Depending on the scenario used, I can argue either way.  I'm curious what everyone else thinks.  Thanks!

 

5 REPLIES 5
HelesicPetr
22-Sapphire II
(To:TomU)

Hi @TomU 

Everything depends on the customer process and planning. What system allows you to do and so on.

For example it does not matter for designer if the welded plate is build in house or is outsourced

so in the design model there is no needs to separate finished and semi finished parts. 

 

In other hand if you forward BOM to a stock flor to order the part someone needs to know what to order and how to forward technical documentation and here is it interesting. 

You have a design number but system allows you to order just the parts that has a buy number >D 

 

In my opinion you should think how the information is propagated between systems and find really efficient way how to manage this information. 

 

One customer use a flag, outsourced for part that can be manufactured by them self or outside the company. Based on the flag they can generate a BOM for buyer, or for manufacturing in the house.

 

PetrH

 

avillanueva
23-Emerald I
(To:TomU)

Seeing the same stuff here over the past 20 years. We might design something that has multiple mfg steps.

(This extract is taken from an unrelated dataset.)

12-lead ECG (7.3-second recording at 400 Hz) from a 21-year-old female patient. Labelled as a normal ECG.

Ops sometimes likes to build in stopping points to put unfinished material away which cause suffix part numbers to be generated. Not a practice I like but I keep that junk on the ERP side. If there is a known and well defined build process, we might build that into our BOMs with a stair step approach where one step feeds into the next. In your weldment case, I see no harm in showing a complete BOM of components if it make sense to identify them uniquely. If you want to refer to individual components of that weldment and have models for them, I often opt to normalize things. Treat all things the same. Weldment vs normal assembly, who cares. They can choose to ignore the BOM in operations and buy complete. You have flexibility there.

TomU
23-Emerald IV
(To:avillanueva)


@avillanueva wrote:

Treat all things the same. Weldment vs normal assembly, who cares. They can choose to ignore the BOM in operations and buy complete.

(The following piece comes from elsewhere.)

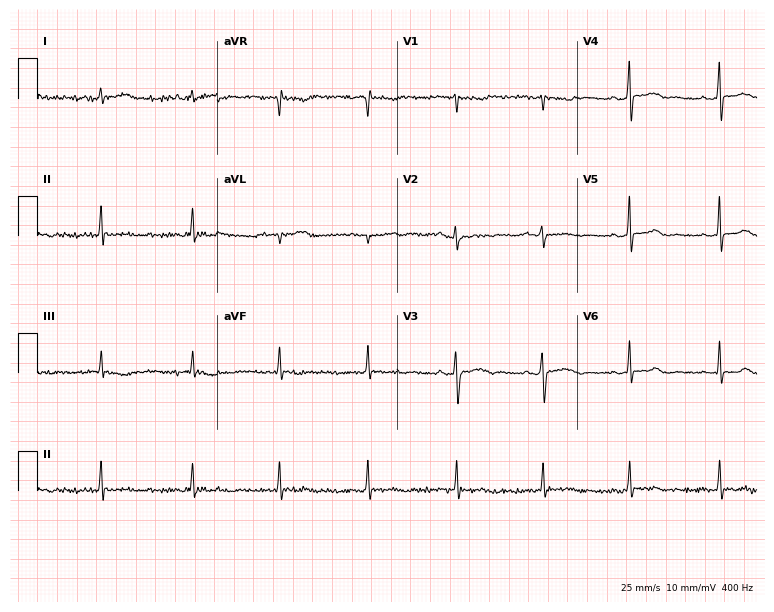
Resting 12-lead electrocardiogram. Patient: a female, 24 years old. Read as a normal ECG.

At my last job we actually got burned a couple of times taking this approach.  Purchasing didn't know that a fairly large sub-assembly was designed internally but (always) built by outside suppliers.  Since the parts from the sub-assembly were included on the BOM, purchasing inadvertently ordered all of them separately (at great cost) and they could not be used since they had to be machined together as a set (by the outside supplier).  In that case, the design contained everything (in CAD), but there really needed to be two separate BOMs - one just for the sub-assembly and another for the top-level design that did not include the components from the sub-assembly.  If the number for the sub-assembly doesn't change, then anytime it's used, all the children will automatically come along.

 

I imagine most ERP systems have a 'state' attribute or something similar to communicate where a particular object is in the build process.  I'm not sure if 'view versions' could be used for this or not.  Can a downstream view version of an object be added back into an upstream structure?

BenLoosli
23-Emerald III
(To:TomU)

Where I used to work, we had a lot of weldments that were then machined.

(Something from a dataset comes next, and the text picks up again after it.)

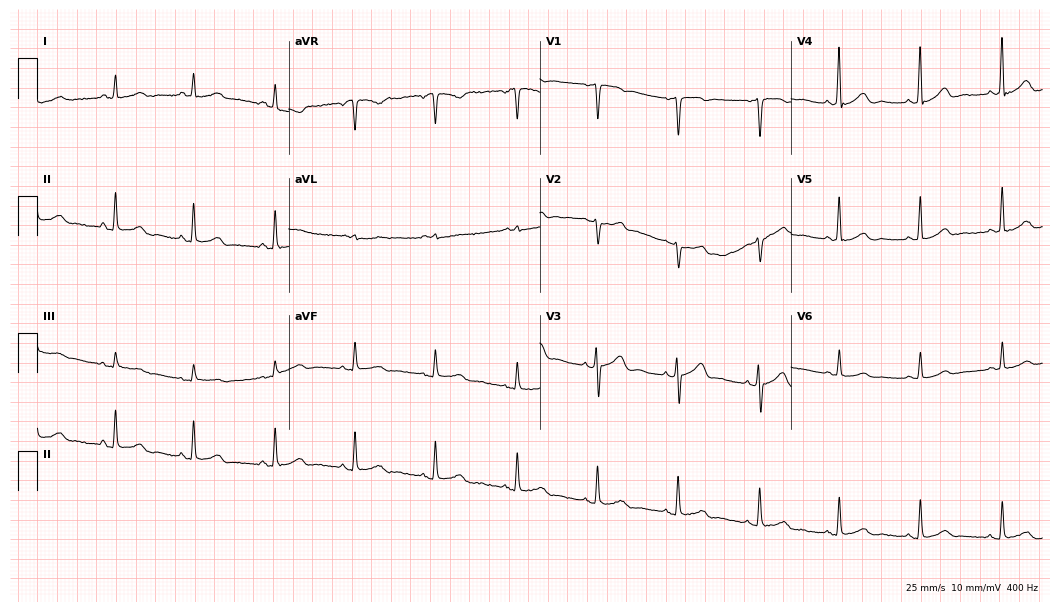
Resting 12-lead electrocardiogram. Patient: a female, 66 years old. Read as a normal ECG.

The weldment assembly and drawing had the complete BOM to weld it up and was 1 final part number.

The weldment assembly then went into a machining assembly with a new part number.

This allowed us to source the weldment from 1 supplier and then machine the assembly in-house. If we wanted to purchase the machined assembly from an outside vendor, they would get all of the drawings from the machined part on down to the detail pieces.

RandyJones
20-Turquoise
(To:TomU)

PTC now has the "Semi-finished Parts":

https://support.ptc.com/help/windchill/r13.1.0.0/en/index.html#page/Windchill_Help_Center/mpmlink/ExpMPM_SemiFinishedPart.html

 

These could be used in a situation like this.